■ Task brief ■
Only the lines holding the string "Lateral" are needed; copy each of them from the data.

Top of Material to process

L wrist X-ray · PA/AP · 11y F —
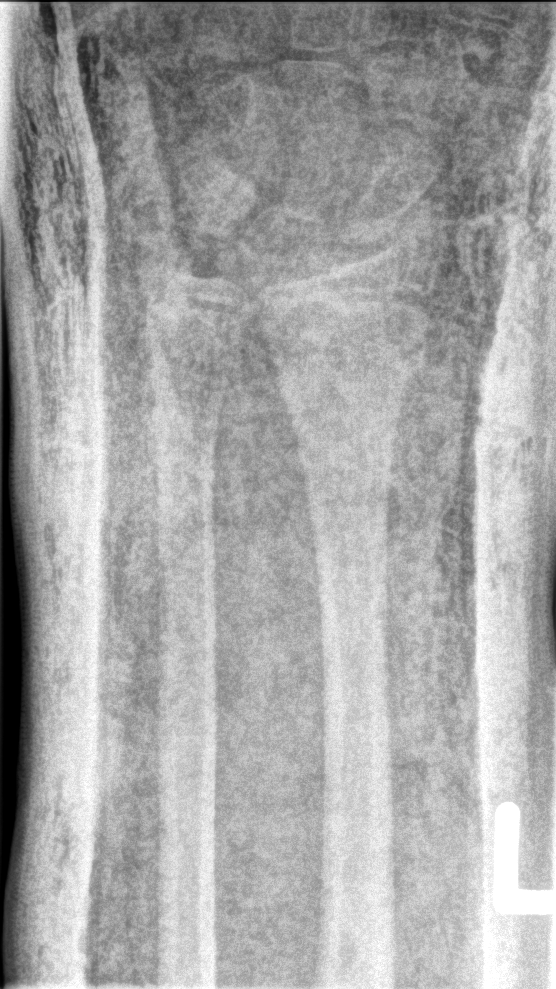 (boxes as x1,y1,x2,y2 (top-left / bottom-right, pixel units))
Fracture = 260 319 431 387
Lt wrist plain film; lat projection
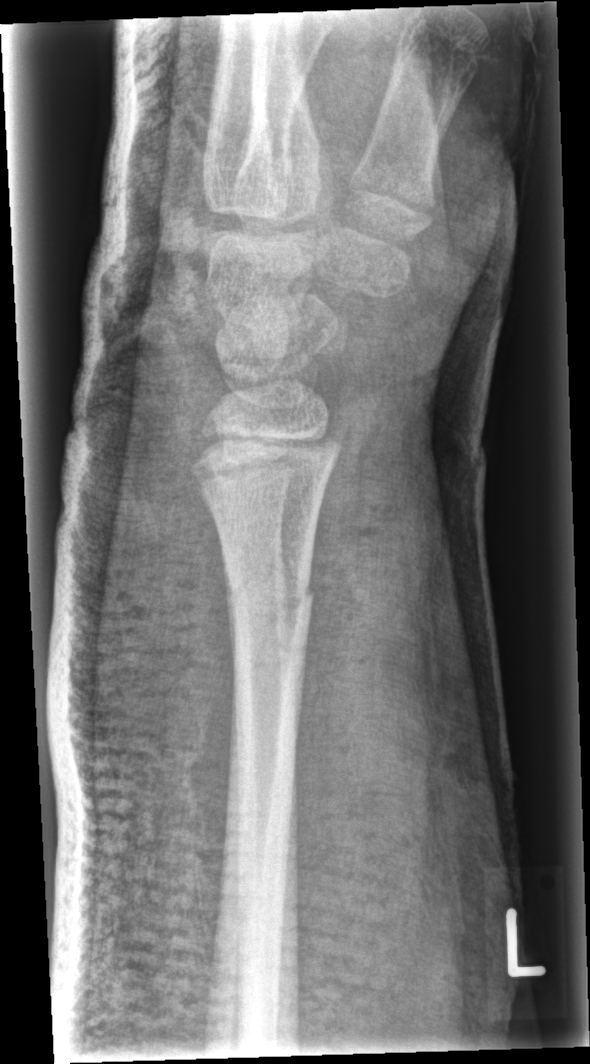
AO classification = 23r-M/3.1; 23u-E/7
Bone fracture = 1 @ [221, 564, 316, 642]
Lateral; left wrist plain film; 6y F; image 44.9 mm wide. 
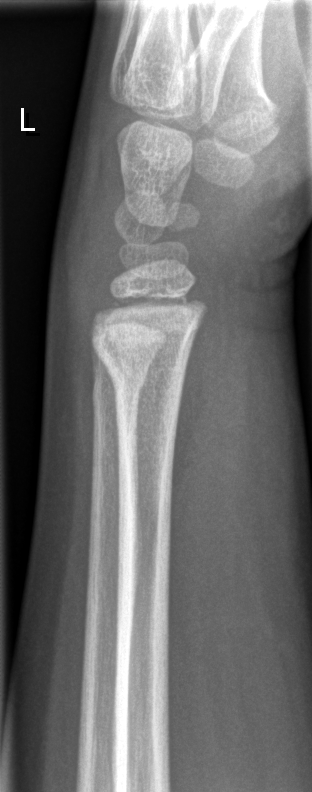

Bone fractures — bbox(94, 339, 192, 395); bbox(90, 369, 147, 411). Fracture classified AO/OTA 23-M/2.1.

Bottom of Material to process
Top of Material to process

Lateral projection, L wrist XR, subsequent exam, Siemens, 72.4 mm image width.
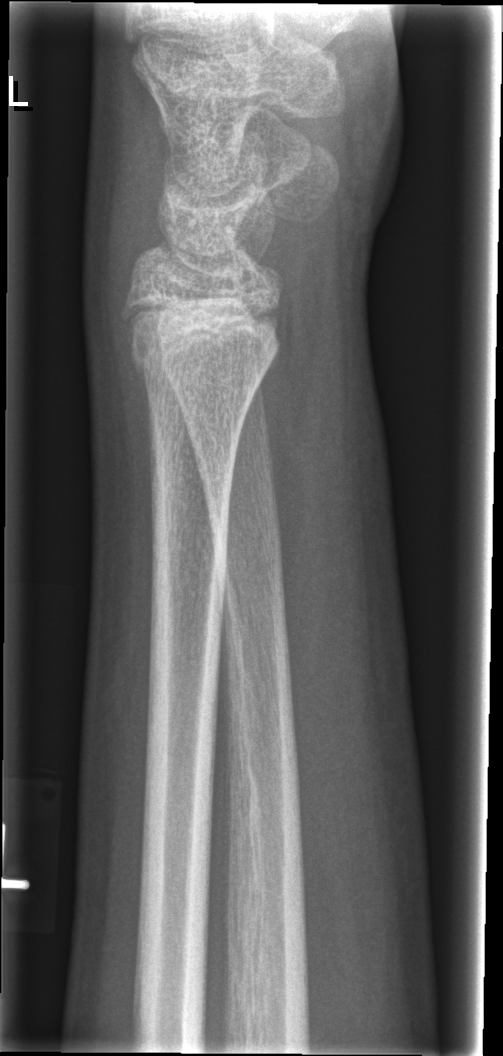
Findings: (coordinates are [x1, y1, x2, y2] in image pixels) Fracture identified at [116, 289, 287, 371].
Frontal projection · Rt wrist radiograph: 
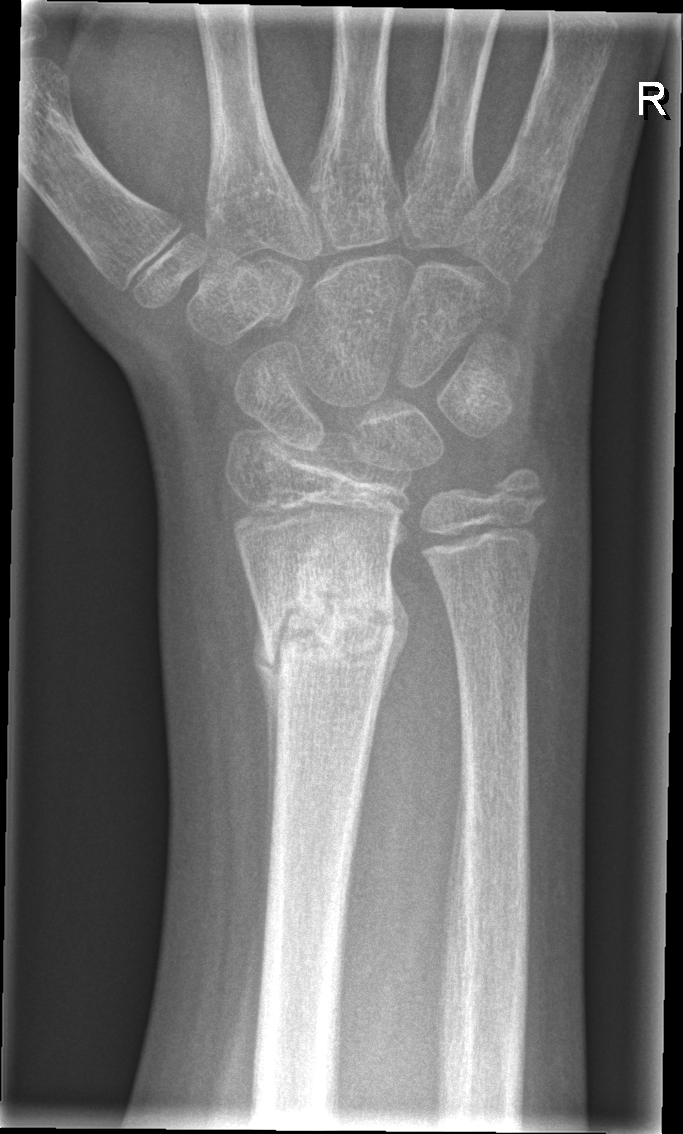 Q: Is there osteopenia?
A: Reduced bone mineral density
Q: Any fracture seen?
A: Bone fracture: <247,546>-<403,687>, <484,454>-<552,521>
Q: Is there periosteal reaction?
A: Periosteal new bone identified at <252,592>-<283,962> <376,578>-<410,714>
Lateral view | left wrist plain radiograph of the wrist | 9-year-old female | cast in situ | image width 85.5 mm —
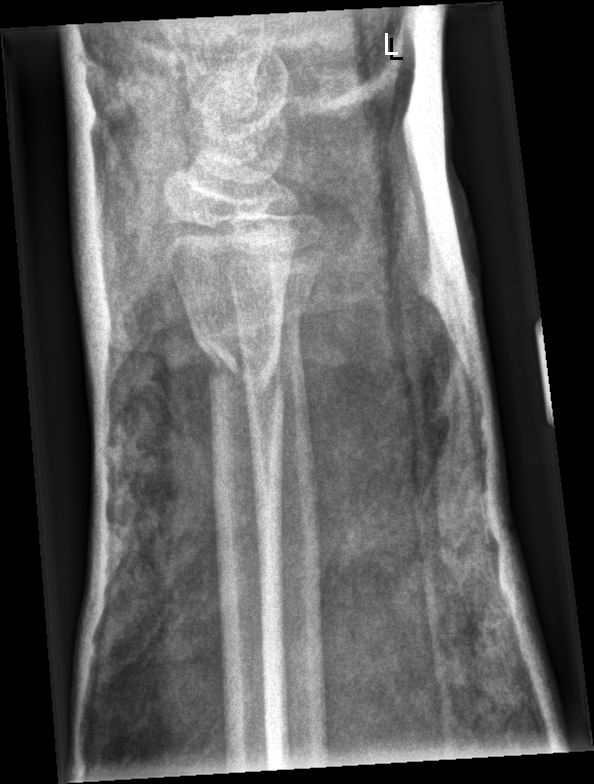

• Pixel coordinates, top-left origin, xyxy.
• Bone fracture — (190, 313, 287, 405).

Bottom of Material to process

■ Reply to the exercise ■
Lateral; left wrist plain film; 6y F; image 44.9 mm wide. 
Lateral projection, L wrist XR, subsequent exam, Siemens, 72.4 mm image width.
Lateral view | left wrist plain radiograph of the wrist | 9-year-old female | cast in situ | image width 85.5 mm —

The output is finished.